*** Raw data Section Begins ***

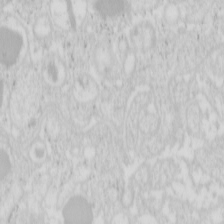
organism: Mouse
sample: Pancreas
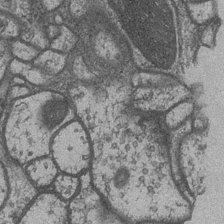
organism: Drosophila
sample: Optic medulla
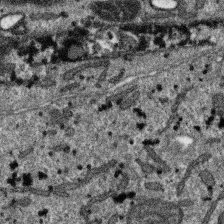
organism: Human
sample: Lung epithelial cells infected with SARS-CoV-2
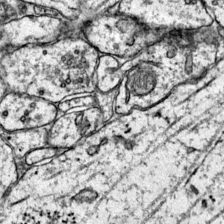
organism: Mouse
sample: Primary visual cortex
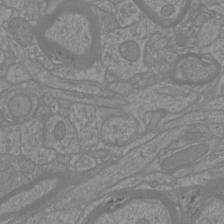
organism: Mouse
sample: Cortical neurons
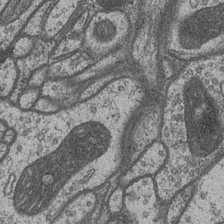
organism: Drosophila
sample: Optic medulla
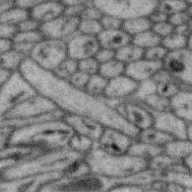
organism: Zebra finch
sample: Brain
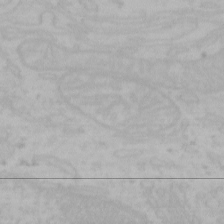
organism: Mouse
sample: Choroid plexus
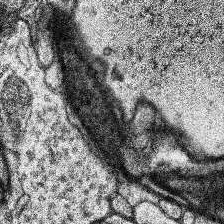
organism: Human
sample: Temporal Lobe
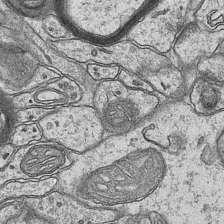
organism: Mouse
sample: CA1 Hippocampus
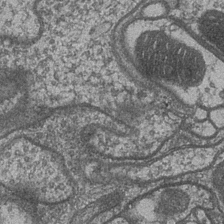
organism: Drosophila
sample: Optic medulla

*** Raw data Section Ends ***

Task instructions: The answer should be nothing but the number of lines in this data that include "sample".

Your response: 11